The invention discloses a preparation method of a benzbromarone capsule, which comprises the steps of premixing, primary dry-wet granulation, primary granule finishing, secondary dry granulation, secondary granule finishing, sieving, final mixing, capsule filling and the like. The invention adopts secondary dry granulation, so that the capsule is more compact, the drug release effect is consistent with that of a tablet, and the dissolution quantity can reach the same quality as that of a reference preparation. In addition, the invention adopts dry granulation, so that a plurality of steps of wet granulation are omitted, the process is simple, and the cost is saved.

Description

Preparation method of benzbromarone capsules
Technical Field
The invention relates to the technical field of medicines, in particular to a preparation method of a benzbromarone capsule.
Background
The benzbromarone is also called bromobenzoyl benzfuran, is a strong uric acid-removing benzofuran derivative, and has the effect of strong uric acid removal.

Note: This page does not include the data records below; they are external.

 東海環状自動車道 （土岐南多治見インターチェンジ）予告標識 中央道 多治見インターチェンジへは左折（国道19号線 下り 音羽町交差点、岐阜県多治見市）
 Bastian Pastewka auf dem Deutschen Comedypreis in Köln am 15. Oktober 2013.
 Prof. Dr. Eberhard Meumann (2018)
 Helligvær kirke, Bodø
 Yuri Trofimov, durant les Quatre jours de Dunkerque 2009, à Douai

The tribromoron not only can effectively inhibit reabsorption of renal tubules on uric acid, but also can promote excretion of uric acid, and has dual functions of reducing blood uric acid concentration.
The tribromoron is white or almost white crystal powder, is insoluble in water and slightly soluble in ethanol, and is generally prepared by a traditional method of crushing a tribromoron raw material and granulating and tabletting, and has the defects that the tribromoron raw material is crushed, the particle size is reduced, static electricity is easily generated, and therefore, a lump is easily formed due to the action of static electricity in subsequent granulation, the dissolution effect is poor, and the product quality is affected.
Disclosure of Invention
Aiming at the prior art, the invention provides a preparation method of a benzbromarone capsule, wherein the capsule is filled by a secondary dry granulation process, and the dissolution curve is consistent with that of a reference preparation.

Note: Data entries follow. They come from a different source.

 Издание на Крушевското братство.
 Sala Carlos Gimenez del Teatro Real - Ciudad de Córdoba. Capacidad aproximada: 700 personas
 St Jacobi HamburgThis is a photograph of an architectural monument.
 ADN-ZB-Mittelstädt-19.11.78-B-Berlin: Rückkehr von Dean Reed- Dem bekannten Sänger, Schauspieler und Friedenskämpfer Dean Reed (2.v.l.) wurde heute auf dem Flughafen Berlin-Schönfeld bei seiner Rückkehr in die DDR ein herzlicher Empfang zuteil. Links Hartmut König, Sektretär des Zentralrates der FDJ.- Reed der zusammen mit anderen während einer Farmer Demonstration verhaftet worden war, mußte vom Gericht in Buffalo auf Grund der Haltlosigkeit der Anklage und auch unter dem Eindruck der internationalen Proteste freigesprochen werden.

In order to achieve the above purpose, the invention adopts the following technical scheme: a preparation method of benzbromarone capsules comprises the following steps:
1) Premixing
Sieving the tribromone and the corn starch together, and adding the sieved tribromone and the sieved corn starch into a hopper mixer for mixing;
2) Dry granulation
2.1 First dry granulation
Carrying out primary dry granulation on the premixed material by using a dry granulator;
2.2 First granule finishing
Granulating the materials after the first granulation by a crushing granulator and sieving;
2.3 Secondary dry granulation
Granulating the granulated material according to a second dry method;
2.4 Secondary finishing
Carrying out first grain sizing on the materials subjected to the second grain sizing through a crushing grain sizing machine, sieving the materials with a screen, and carrying out second grain sizing;
calculating the yield of the particles, and converting the consumption of the additional auxiliary materials according to the yield;
3) Sieving
Sieving lactose and low substituted hydroxypropyl cellulose respectively, and sieving pulvis Talci and magnesium stearate respectively;
4) Final mixing
Mixing before lubrication: adding the granules subjected to 2.4) granulation, the lactose subjected to conversion and the low-substituted hydroxypropyl cellulose into a mixer, and mixing;
lubrication: adding the converted talcum powder and magnesium stearate into a mixer, and mixing;
5) Capsule filling
Filling is performed using a capsule mould.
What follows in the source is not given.